Compute Polygenic Scores — rduckhts

Calls the DuckHTS `bcftools_score(...)` table function to compute sample-level polygenic scores from one genotype VCF/BCF file and one summary-statistics file.

Usage

rduckhts_score(
  con,
  bcf_path,
  summary_path,
  use = NULL,
  columns = "PLINK",
  columns_file = NULL,
  q_score_thr = NULL,
  use_variant_id = FALSE,
  counts = FALSE,
  samples = NULL,
  force_samples = FALSE,
  regions = NULL,
  regions_file = NULL,
  regions_overlap = 1,
  targets = NULL,
  targets_file = NULL,
  targets_overlap = 0,
  apply_filters = NULL,
  include = NULL,
  exclude = NULL
)

Arguments

con: A DuckDB connection with DuckHTS loaded
bcf_path: Path to genotype VCF/BCF file
summary_path: Path to summary-statistics file
use: Optional dosage source (`"GT"`, `"DS"`, `"HDS"`, `"AP"`, `"GP"`, `"AS"`)
columns: Optional summary preset (`"PLINK"`, `"PLINK2"`, `"REGENIE"`, `"SAIGE"`, `"BOLT"`, `"METAL"`, `"PGS"`, `"SSF"`, `"GWAS-SSF"`)
columns_file: Optional two-column summary header mapping file
q_score_thr: Optional comma-separated p-value thresholds (e.g. `"1e-8,1e-6,1e-4"`)
use_variant_id: Logical; if TRUE, match variants by ID instead of CHR+BP
counts: Logical; if TRUE, include per-threshold matched-variant counts
samples: Optional comma-separated list of sample names to subset (e.g. `"SAMP1,SAMP2"`)
force_samples: Logical; if TRUE, ignore missing samples instead of erroring
regions: Optional comma-separated region list (e.g. `"1:1000-2000,2:50-90"`)
regions_file: Optional path to a regions file
regions_overlap: Overlap mode for regions (`0`, `1`, or `2`).

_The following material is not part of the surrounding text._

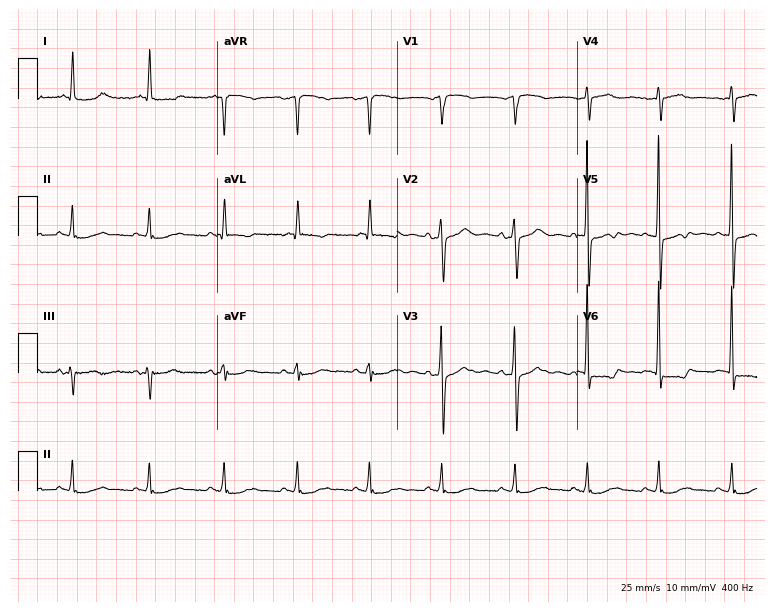
Electrocardiogram (7.3-second recording at 400 Hz), a 78-year-old female. Of the six screened findings (first-degree AV block, right bundle branch block, left bundle branch block, sinus bradycardia, atrial fibrillation, sinus tachycardia), none is recorded.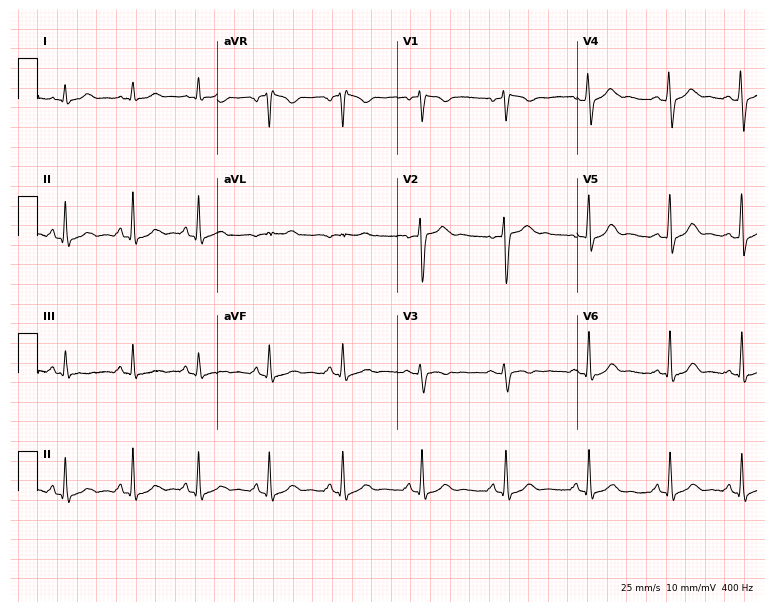
Standard 12-lead ECG recorded from a 30-year-old female patient (7.3-second recording at 400 Hz). Read as a normal ECG.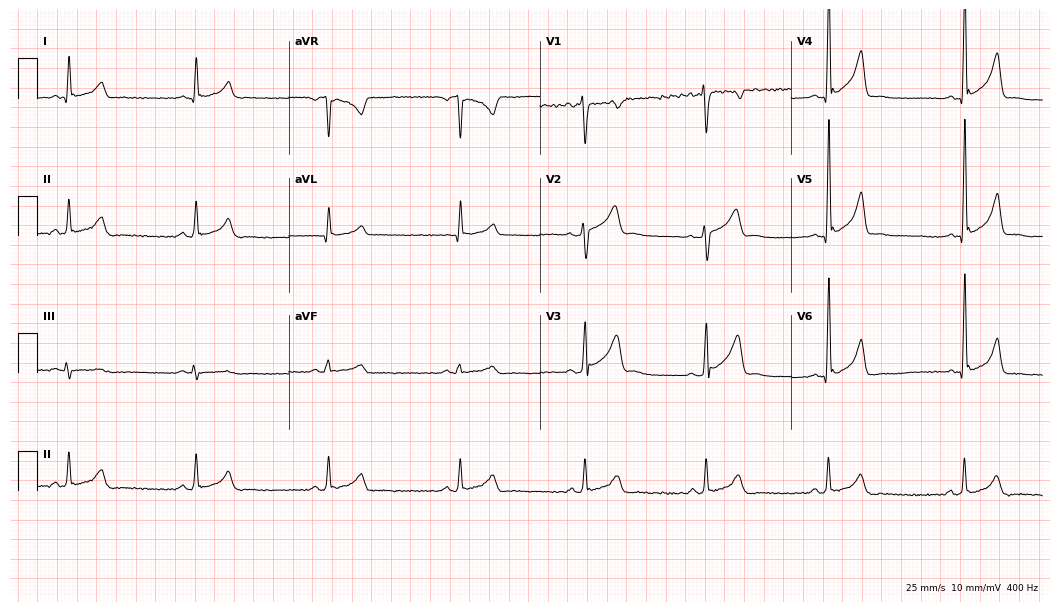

Default 1 (trim to region).
targets: Optional comma-separated targets list
targets_file: Optional path to a targets file
targets_overlap: Overlap mode for targets (`0`, `1`, or `2`). Default 0 (record must start in region).
apply_filters: Optional comma-separated FILTER names to keep (e.g. `"PASS,."`)
include: Optional site expression (currently unsupported)
exclude: Optional site expression (currently unsupported)

Value

A data frame with one row per sample and score/count columns.